Aim of the exercise — Only the lines from the one with "0.18 | 0.132 |" through the final line below belong in the answer, copied exactly and without pictures.

[Stored data]
┄┄┄┄┄┄┄┄┄┄
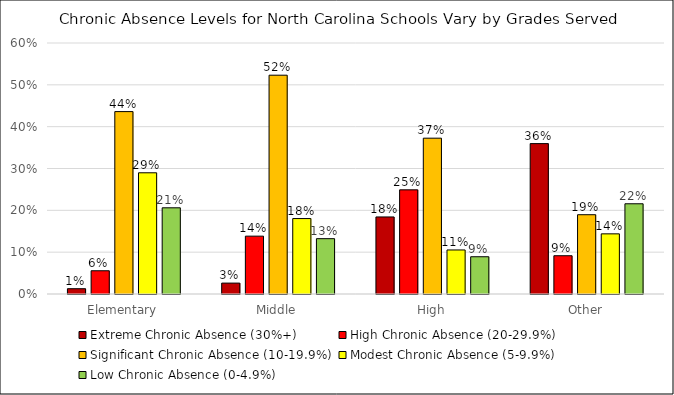
| Category | Extreme Chronic Absence (30%+) | High Chronic Absence (20-29.9%) | Significant Chronic Absence (10-19.9%) | Modest Chronic Absence (5-9.9%) | Low Chronic Absence (0-4.9%) |
|---|---|---|---|---|---|
| Elementary | 0.013 | 0.056 | 0.436 | 0.29 | 0.206 |
| Middle | 0.026 | 0.138 | 0.523 | 0.18 | 0.132 |
| High | 0.184 | 0.249 | 0.372 | 0.105 | 0.089 |
| Other | 0.359 | 0.092 | 0.19 | 0.144 | 0.216 |
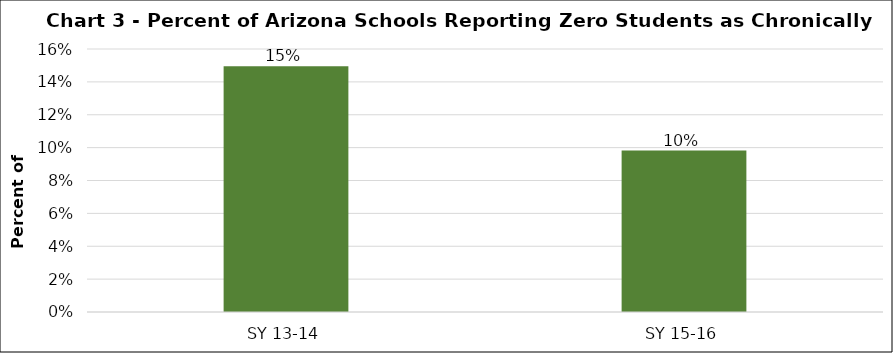
| Category | Series 0 |
|---|---|
| SY 13-14 | 0.15 |
| SY 15-16 | 0.098 |
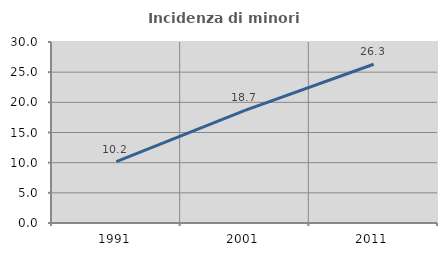
| Category | Incidenza di minori stranieri |
|---|---|
| 1991.0 | 10.169 |
| 2001.0 | 18.653 |
| 2011.0 | 26.316 |
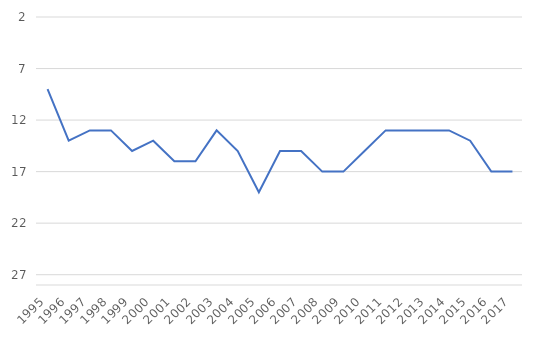
| Category | Australia's rank |
|---|---|
| 1995.0 | 9 |
| 1996.0 | 14 |
| 1997.0 | 13 |
| 1998.0 | 13 |
| 1999.0 | 15 |
| 2000.0 | 14 |
| 2001.0 | 16 |
| 2002.0 | 16 |
| 2003.0 | 13 |
| 2004.0 | 15 |
| 2005.0 | 19 |
| 2006.0 | 15 |
| 2007.0 | 15 |
| 2008.0 | 17 |
| 2009.0 | 17 |
| 2010.0 | 15 |
| 2011.0 | 13 |
| 2012.0 | 13 |
| 2013.0 | 13 |
| 2014.0 | 13 |
| 2015.0 | 14 |
| 2016.0 | 17 |
| 2017.0 | 17 |
┄┄┄┄┄┄┄┄┄┄
Solution to the problem —
| Middle | 0.026 | 0.138 | 0.523 | 0.18 | 0.132 |
| High | 0.184 | 0.249 | 0.372 | 0.105 | 0.089 |
| Other | 0.359 | 0.092 | 0.19 | 0.144 | 0.216 |
| Category | Series 0 |
|---|---|
| SY 13-14 | 0.15 |
| SY 15-16 | 0.098 |
| Category | Incidenza di minori stranieri |
|---|---|
| 1991.0 | 10.169 |
| 2001.0 | 18.653 |
| 2011.0 | 26.316 |
| Category | Australia's rank |
|---|---|
| 1995.0 | 9 |
| 1996.0 | 14 |
| 1997.0 | 13 |
| 1998.0 | 13 |
| 1999.0 | 15 |
| 2000.0 | 14 |
| 2001.0 | 16 |
| 2002.0 | 16 |
| 2003.0 | 13 |
| 2004.0 | 15 |
| 2005.0 | 19 |
| 2006.0 | 15 |
| 2007.0 | 15 |
| 2008.0 | 17 |
| 2009.0 | 17 |
| 2010.0 | 15 |
| 2011.0 | 13 |
| 2012.0 | 13 |
| 2013.0 | 13 |
| 2014.0 | 13 |
| 2015.0 | 14 |
| 2016.0 | 17 |
| 2017.0 | 17 |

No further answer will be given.